Column Type Description
id int32 Match identifier (WhoScored ID)
startTimeUtc datetime[UTC] Match start time, UTC
tournamentId int16 Tournament identifier
stageId int16 Stage within tournament
regionId int16 Geographic region
seasonId int16 Season identifier
homeTeamId int32 Home team identifier
awayTeamId int32 Away team identifier
homeScore int8 Goals scored by home team
awayScore int8 Goals scored by away team
status int Match status (6=finished, 1=scheduled)
sex int8 Competition sex category

Columns stripped at preprocessing: metadata names (tournamentName, regionName, etc.), operational fields (elapsed, period, incidents), and WhoScored-internal fields.


data/interim/finished.parquet

Stage: Preprocessing (DVC: preprocessing) Upstream: data/raw/match.parquet Consumers: validate_finished, feature_engineering

Completed matches (status=6). Contains all raw columns plus derived target variables:

Column Type Description
outcome_1x2 int8 0=home win, 1=draw, 2=away win — primary classification target
sumScore int8 Total goals (home + away)
diffScore int8 Goal difference (home − away)

Score outliers are clipped at the 99.99th percentile per params.yaml → preprocessing.score_outlier_pct. Records are sorted ascending by startTimeUtc.


data/interim/future.parquet

Stage: Preprocessing (DVC: preprocessing) Upstream: data/raw/match.parquet Consumers: validate_future, feature_engineering, batch_inference

Scheduled matches (status=1) with startTimeUtc after the last finished match. Contains no score or target columns. Used as the prediction universe for batch inference.

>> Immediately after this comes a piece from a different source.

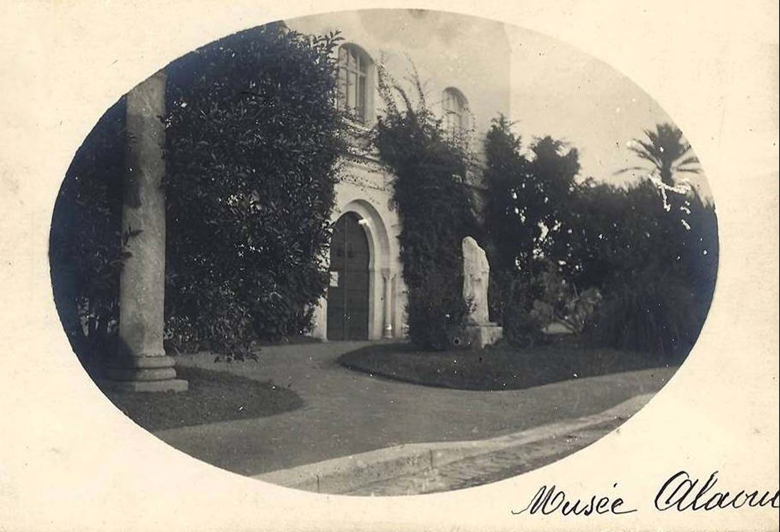 Entrée du musée Alaoui au Bardo (Tunisie)
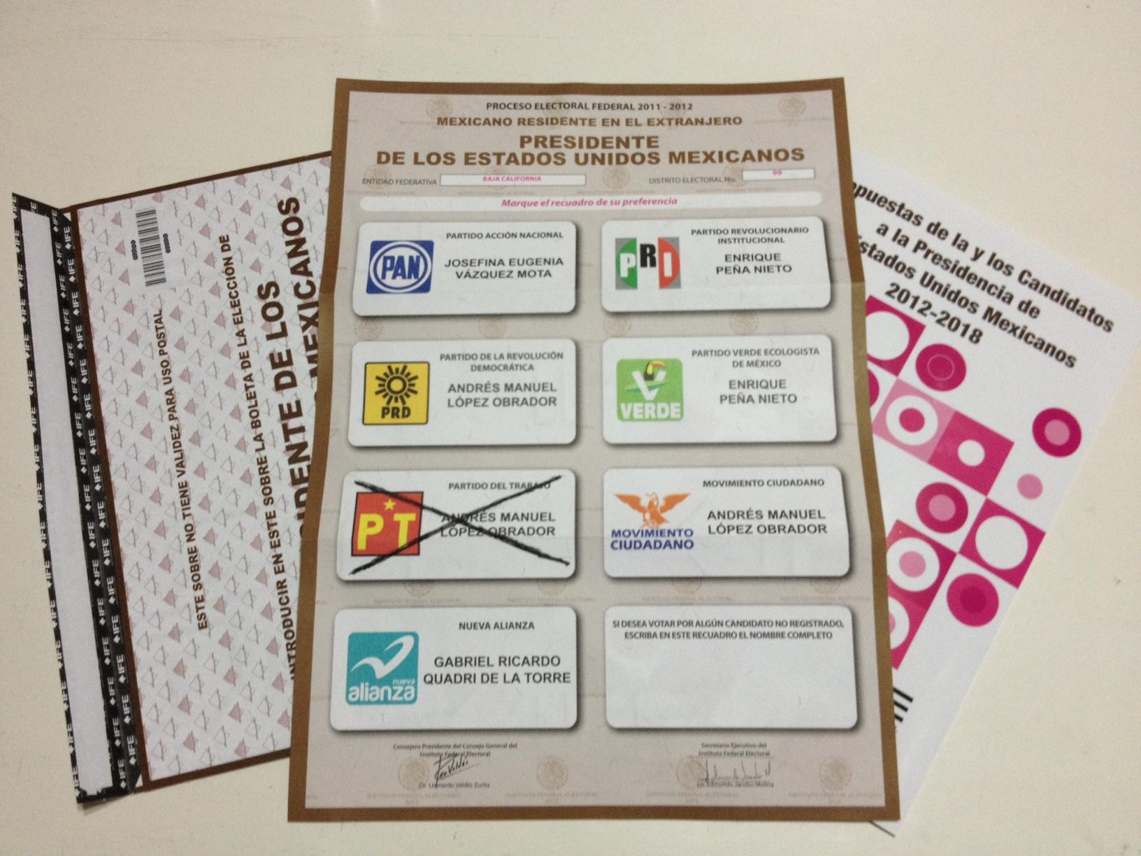 Elementos del paquete electoral postal para voto desde el extranjero de las elecciones federales de México de 2012. Izquierda: sobre para la boleta; centro: boleta electoral marcada; derecha: libreto con las propuestas de cada persona candidata, instrucciones y encuesta

data/features/features.parquet

Stage: Feature engineering (DVC: feature_engineering) Upstream: data/interim/finished.parquet, data/interim/future.parquet Consumers: validate_features, train, tune, calibrate

Match-level feature matrix. Each row is a match; each column is a team-level statistic computed over rolling windows. Features include:

  • rolling mean of goals_for, goals_against, wins, draws, losses per team across configurable window sizes (params.yaml → features.window_sizes),
  • ELO ratings per team scoped to tournament,
  • home/away perspective columns with differential (diff_ prefix).

The feature code in src/features/ is the same code used at inference time. There is no separate inference feature implementation.


data/features/features_meta.parquet

Stage: Feature engineering (DVC: feature_engineering) Consumers: batch_inference, serving layer

Metadata for feature rows: match identifiers, team IDs, dates. Used to join predictions back to match context at serving time.


Data lineage

Full traceability path:

WhoScored.com HTML
    ↓  (Airflow + Selenoid + celery-worker-api)
PostgreSQL canonical tables
    ↓  (DVC: load_data_from_sources)
data/raw/match.parquet          ← DVC content hash, Git .dvc pointer
    ↓  (DVC: validate_raw → preprocessing)
data/interim/finished.parquet
data/interim/future.parquet     ← DVC content hash, Git .dvc pointer
    ↓  (DVC: feature_engineering)
data/features/features.parquet  ← DVC content hash, Git .dvc pointer
    ↓  (DVC: train / tune / calibrate)
MLflow experiment run + model artifact

A given Git commit, combined with dvc checkout, restores the exact dataset state that produced any registered MLflow experiment.


Metadata lookups

data/metadata/ contains JSON id→name mappings exported at preprocessing:

  • tournamentId.json, regionId.json, seasonId.json, stageId.json
  • homeTeamId.json, awayTeamId.json

These are used by the serving layer to return human-readable names in prediction responses. They are regenerated on each preprocessing run and are not DVC-tracked independently.


Schema evolution rules

Change type Required action
Adding a nullable column to raw export Update GE validate_raw suite; no breaking change
Removing or renaming a column Breaking change — bump schema version; update downstream stages and GE suites
Adding a derived column to interim/features Update GE suites; check feature code compatibility at inference
Changing a column type Treat as breaking — full pipeline re-run required

All schema changes to the DVC-tracked parquet files are visible through the Git diff on .dvc pointer files. Breaking changes must update the relevant GE suite in src/data_quality/ before dvc repro is re-run.